Mooi boek, Nooteboom’s Venetië. Met geweldige kleurenfoto’s van Simone Sassen.
Mijn aantekeningen. Nooteboom bekijk kunst en ziet een variëteit aan engelen waarvan ik niet wist dat die zo uitgebreid was. Ik kende de putti van Nooteboom, van zijn geweldige beschrijving van Tiepolo in Würzburg, in Voorbije Passages.
Nooteboom reist met boeken. Ik maakte een lijstje op uit de tekst dat nog uitgebreider is dan die achterin het boek. Ik noem hier: Mann, Kafka, Mary Mccarthy, Henry James, Proust, Borges.
De geschiedenis van een plaats hangt in de lucht. Overal sporen van een verleden. Het verleden is een dimensie van het heden.
Zonder mensen geen geschiedenis? Maken de mensen het materiaal voor geschiedenis?
Tiepolo in Würzburg
Nooteboom wil niet bij de (toeristen)massa horen, maar zich één voelen met de lokale bevolking. Hij komt er meerdere keren op terug. Maar hij is nergens thuis.
De steegjes van Venetië zijn als het labyrint van Borges.
Ruinenwert, een typisch Nooteboom ding.
Als ik lees hoe complex het kiezen van de doge van Venetië was, moet ik denk aan de complexiteit van het kiezen van de bondskanselier in Duitsland. Het werd met ooit uitgelegd maar ik kan het niet herhalen.
In de bundel Australïe zijn de reizen van Cees Nooteboom naar Australie, Samoa en Tonga samengebracht.
Het maakt voor de lezer van de verhalen van Nooteboom eigenlijk niet uit waar de reis naartoe gaat. Zijn proza leest als poezie. Je vergeet waar je bent, je zit in het hoofd van Nooteboom en hij danst met je door zijn wereld.
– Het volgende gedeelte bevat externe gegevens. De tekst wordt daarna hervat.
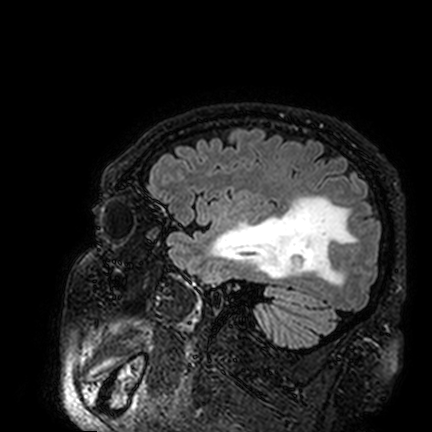
| field | value |
|---|---|
| modality | 3 Tesla brain MRI |
| series | FLAIR VISTA |
| study | ring-enhancing brain masses |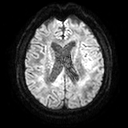
Case:
* modality — 3 Tesla brain MRI
* series — diffusion tensor imaging (medium iso)
* study — ring-enhancing brain masses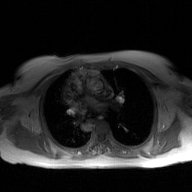
{"modality": {"type": "2D phase-contrast cine MRI", "region": "ascending aorta", "reconstruction": "GAN super-resolution reconstruction"}}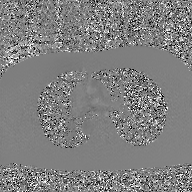
Summary:
2D phase-contrast cine MRI of the ascending aorta, GAN super-resolution reconstruction.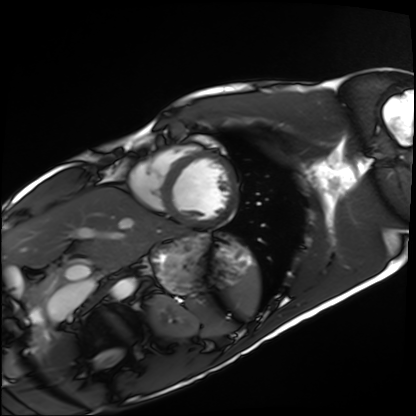
Cardiac MRI. Subject group: healthy volunteer.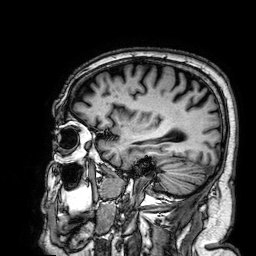
modality: 3 Tesla brain MRI; series: 3D T1-weighted; study: ring-enhancing brain masses.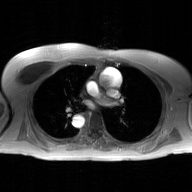
– modality · 2D phase-contrast cine MRI of the ascending aorta, GAN super-resolution reconstruction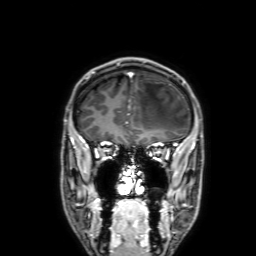
modality: 3 Tesla brain MRI | series: 3D T1-weighted with SENSE | study: ring-enhancing brain masses.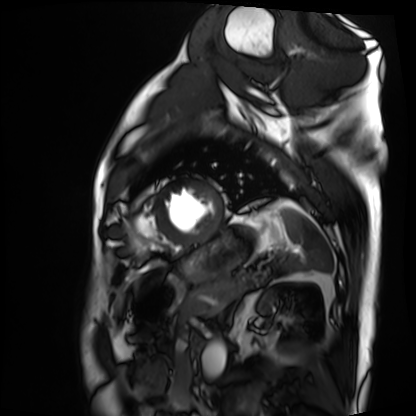
Cardiac MRI.
Subject group: patient.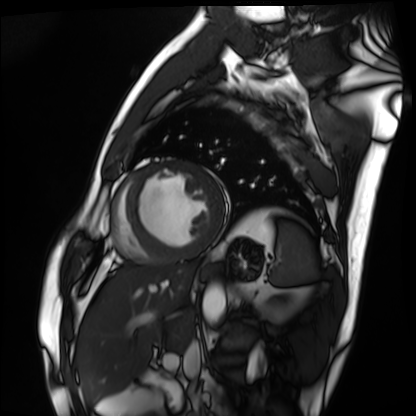
• modality — cardiac MRI
• subject group — patient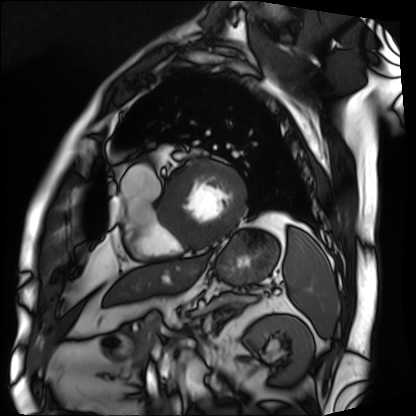
Cardiac MRI. Subject group: patient.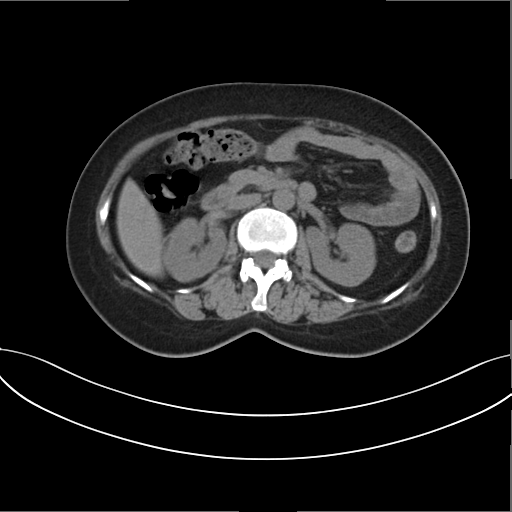
modality: multiphase abdominal CT, liver, non-contrast phase | patient: female, age 41 | history: prior chemotherapy.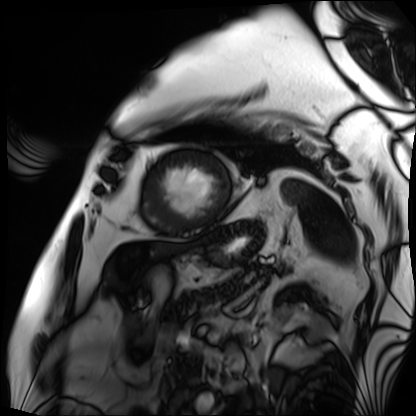
Q: What kind of scan is this?
A: Cardiac MRI.
Subject group: patient.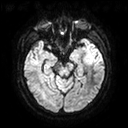
3 Tesla brain MRI. Study: ring-enhancing brain masses.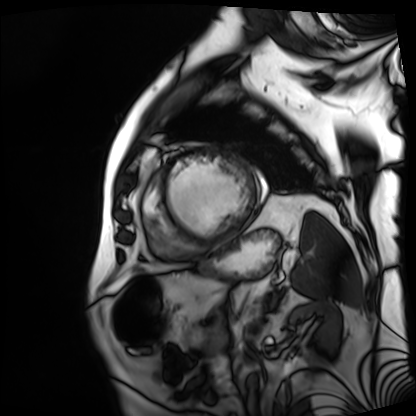
modality: cardiac MRI
cohort: patient

De aboriginals zijn de aarde geworden, zegt Nooteboom. Zonder dat hij het expliciet maakt, trekt hij een parallel met de moderne mens die duizenden jaren lang heeft geprobeerd de aarde te veranderen, maar na al die tijd moet concluderen dat het beter is zelf te veranderen.
“Bussen en treinen zijn mijn televisie.”
Als Nooteboom bij het Australian War Memorial op bezoek gaat leren we dat het met name de Australiers waren die de door de jonge Winston Churchill geleide slag bij Gallipoli in de eerste wereldoorlog het leven lieten.
Nooteboom analyseert zijn eigen reiservaring.
“Wat moet je weten om iets goed te kunnen zien.”
En daarbij de behoefte van Nooteboom zich los te maken van zijn reiziger-zijn, en bij de lokale bevolking te willen horen.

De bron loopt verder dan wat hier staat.